### Extracted entries
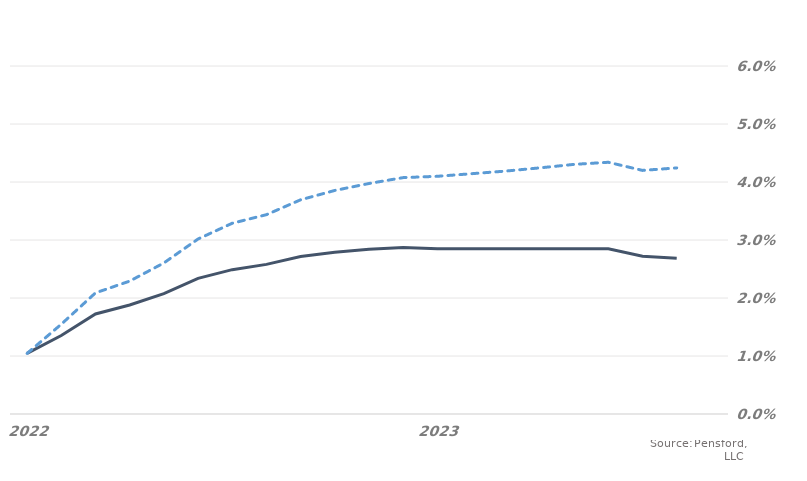
| Category | MARKET EXPECTATIONS | +1 Standard Deviation |
|---|---|---|
| 2022-05-31 | 0.01 | 0.01 |
| 2022-06-30 | 0.014 | 0.015 |
| 2022-07-30 | 0.017 | 0.021 |
| 2022-08-30 | 0.019 | 0.023 |
| 2022-09-30 | 0.021 | 0.026 |
| 2022-10-30 | 0.023 | 0.03 |
| 2022-11-30 | 0.025 | 0.033 |
| 2022-12-30 | 0.026 | 0.034 |
| 2023-01-30 | 0.027 | 0.037 |
| 2023-02-28 | 0.028 | 0.039 |
| 2023-03-28 | 0.028 | 0.04 |
| 2023-04-28 | 0.029 | 0.041 |
| 2023-05-28 | 0.029 | 0.041 |
| 2023-06-28 | 0.029 | 0.041 |
| 2023-07-28 | 0.029 | 0.042 |
| 2023-08-28 | 0.029 | 0.042 |
| 2023-09-28 | 0.029 | 0.043 |
| 2023-10-28 | 0.029 | 0.043 |
| 2023-11-28 | 0.027 | 0.042 |
| 2023-12-28 | 0.027 | 0.042 |
| 2024-01-28 | 0.027 | 0.043 |
| 2024-02-28 | 0.027 | 0.043 |
| 2024-03-28 | 0.027 | 0.044 |
| 2024-04-28 | 0.027 | 0.045 |
| 2024-05-28 | 0.025 | 0.044 |
| 2024-06-28 | 0.025 | 0.044 |
| 2024-07-28 | 0.025 | 0.044 |
| 2024-08-28 | 0.025 | 0.045 |
| 2024-09-28 | 0.025 | 0.045 |
| 2024-10-28 | 0.025 | 0.045 |
| 2024-11-28 | 0.025 | 0.046 |
| 2024-12-28 | 0.025 | 0.046 |
| 2025-01-28 | 0.025 | 0.046 |
| 2025-02-28 | 0.025 | 0.047 |
| 2025-03-28 | 0.025 | 0.047 |
| 2025-04-28 | 0.025 | 0.047 |
| 2025-05-28 | 0.024 | 0.046 |
| 2025-06-28 | 0.024 | 0.046 |
| 2025-07-28 | 0.024 | 0.047 |
| 2025-08-28 | 0.024 | 0.047 |
| 2025-09-28 | 0.024 | 0.047 |
| 2025-10-28 | 0.024 | 0.047 |
| 2025-11-28 | 0.024 | 0.048 |
| 2025-12-28 | 0.024 | 0.048 |
| 2026-01-28 | 0.024 | 0.048 |
| 2026-02-28 | 0.024 | 0.049 |
| 2026-03-28 | 0.024 | 0.048 |
| 2026-04-28 | 0.024 | 0.048 |
| 2026-05-28 | 0.024 | 0.047 |
| 2026-06-28 | 0.024 | 0.047 |
| 2026-07-28 | 0.024 | 0.047 |
| 2026-08-28 | 0.024 | 0.048 |
| 2026-09-28 | 0.024 | 0.048 |
| 2026-10-28 | 0.024 | 0.048 |
| 2026-11-28 | 0.024 | 0.048 |
| 2026-12-28 | 0.024 | 0.049 |
| 2027-01-28 | 0.024 | 0.049 |
| 2027-02-28 | 0.024 | 0.049 |
| 2027-03-28 | 0.024 | 0.049 |
| 2027-04-28 | 0.024 | 0.049 |
| 2027-05-28 | 0.025 | 0.049 |
| 2027-06-28 | 0.025 | 0.05 |
| 2027-07-28 | 0.025 | 0.05 |
| 2027-08-28 | 0.025 | 0.05 |
| 2027-09-28 | 0.025 | 0.05 |
| 2027-10-28 | 0.025 | 0.051 |
| 2027-11-28 | 0.025 | 0.051 |
| 2027-12-28 | 0.025 | 0.051 |
| 2028-01-28 | 0.025 | 0.051 |
| 2028-02-28 | 0.025 | 0.051 |
| 2028-03-28 | 0.025 | 0.051 |
| 2028-04-28 | 0.025 | 0.05 |
| 2028-05-28 | 0.025 | 0.049 |
| 2028-06-28 | 0.025 | 0.05 |
| 2028-07-28 | 0.025 | 0.05 |
| 2028-08-28 | 0.025 | 0.05 |
| 2028-09-28 | 0.025 | 0.05 |
| 2028-10-28 | 0.025 | 0.05 |
| 2028-11-28 | 0.025 | 0.051 |
| 2028-12-28 | 0.025 | 0.051 |
| 2029-01-28 | 0.025 | 0.051 |
| 2029-02-28 | 0.025 | 0.051 |
| 2029-03-28 | 0.025 | 0.051 |
| 2029-04-28 | 0.025 | 0.051 |
| 2029-05-28 | 0.025 | 0.052 |
| 2029-06-28 | 0.025 | 0.052 |
| 2029-07-28 | 0.025 | 0.052 |
| 2029-08-28 | 0.025 | 0.053 |
| 2029-09-28 | 0.025 | 0.053 |
| 2029-10-28 | 0.025 | 0.053 |
| 2029-11-28 | 0.025 | 0.053 |
| 2029-12-28 | 0.025 | 0.053 |
| 2030-01-28 | 0.025 | 0.053 |
| 2030-02-28 | 0.025 | 0.054 |
| 2030-03-28 | 0.025 | 0.053 |
| 2030-04-28 | 0.025 | 0.052 |
| 2030-05-28 | 0.026 | 0.053 |
| 2030-06-28 | 0.026 | 0.053 |
| 2030-07-28 | 0.026 | 0.053 |
| 2030-08-28 | 0.026 | 0.053 |
| 2030-09-28 | 0.026 | 0.053 |
| 2030-10-28 | 0.026 | 0.054 |
| 2030-11-28 | 0.026 | 0.054 |
| 2030-12-28 | 0.026 | 0.054 |
| 2031-01-28 | 0.026 | 0.054 |
| 2031-02-28 | 0.026 | 0.054 |
| 2031-03-28 | 0.026 | 0.054 |
| 2031-04-28 | 0.026 | 0.053 |
| 2031-05-28 | 0.027 | 0.054 |
| 2031-06-28 | 0.027 | 0.055 |
| 2031-07-28 | 0.027 | 0.055 |
| 2031-08-28 | 0.027 | 0.055 |
| 2031-09-28 | 0.027 | 0.055 |
| 2031-10-28 | 0.027 | 0.055 |
| 2031-11-28 | 0.027 | 0.055 |
| 2031-12-28 | 0.027 | 0.055 |
| 2032-01-28 | 0.027 | 0.056 |
| 2032-02-28 | 0.027 | 0.056 |
| 2032-03-28 | 0.027 | 0.055 |
| 2032-04-28 | 0.027 | 0.055 |
######
> [Task item]:
Starting with the line above that holds "2028-01-28 | 0.025 | 0.051 |" and stopping with the line that holds "2030-05-28 | 0.026 | 0.053 |", reproduce each line exactly, omitting all other lines.

> [Answer area]:
| 2028-01-28 | 0.025 | 0.051 |
| 2028-02-28 | 0.025 | 0.051 |
| 2028-03-28 | 0.025 | 0.051 |
| 2028-04-28 | 0.025 | 0.05 |
| 2028-05-28 | 0.025 | 0.049 |
| 2028-06-28 | 0.025 | 0.05 |
| 2028-07-28 | 0.025 | 0.05 |
| 2028-08-28 | 0.025 | 0.05 |
| 2028-09-28 | 0.025 | 0.05 |
| 2028-10-28 | 0.025 | 0.05 |
| 2028-11-28 | 0.025 | 0.051 |
| 2028-12-28 | 0.025 | 0.051 |
| 2029-01-28 | 0.025 | 0.051 |
| 2029-02-28 | 0.025 | 0.051 |
| 2029-03-28 | 0.025 | 0.051 |
| 2029-04-28 | 0.025 | 0.051 |
| 2029-05-28 | 0.025 | 0.052 |
| 2029-06-28 | 0.025 | 0.052 |
| 2029-07-28 | 0.025 | 0.052 |
| 2029-08-28 | 0.025 | 0.053 |
| 2029-09-28 | 0.025 | 0.053 |
| 2029-10-28 | 0.025 | 0.053 |
| 2029-11-28 | 0.025 | 0.053 |
| 2029-12-28 | 0.025 | 0.053 |
| 2030-01-28 | 0.025 | 0.053 |
| 2030-02-28 | 0.025 | 0.054 |
| 2030-03-28 | 0.025 | 0.053 |
| 2030-04-28 | 0.025 | 0.052 |
| 2030-05-28 | 0.026 | 0.053 |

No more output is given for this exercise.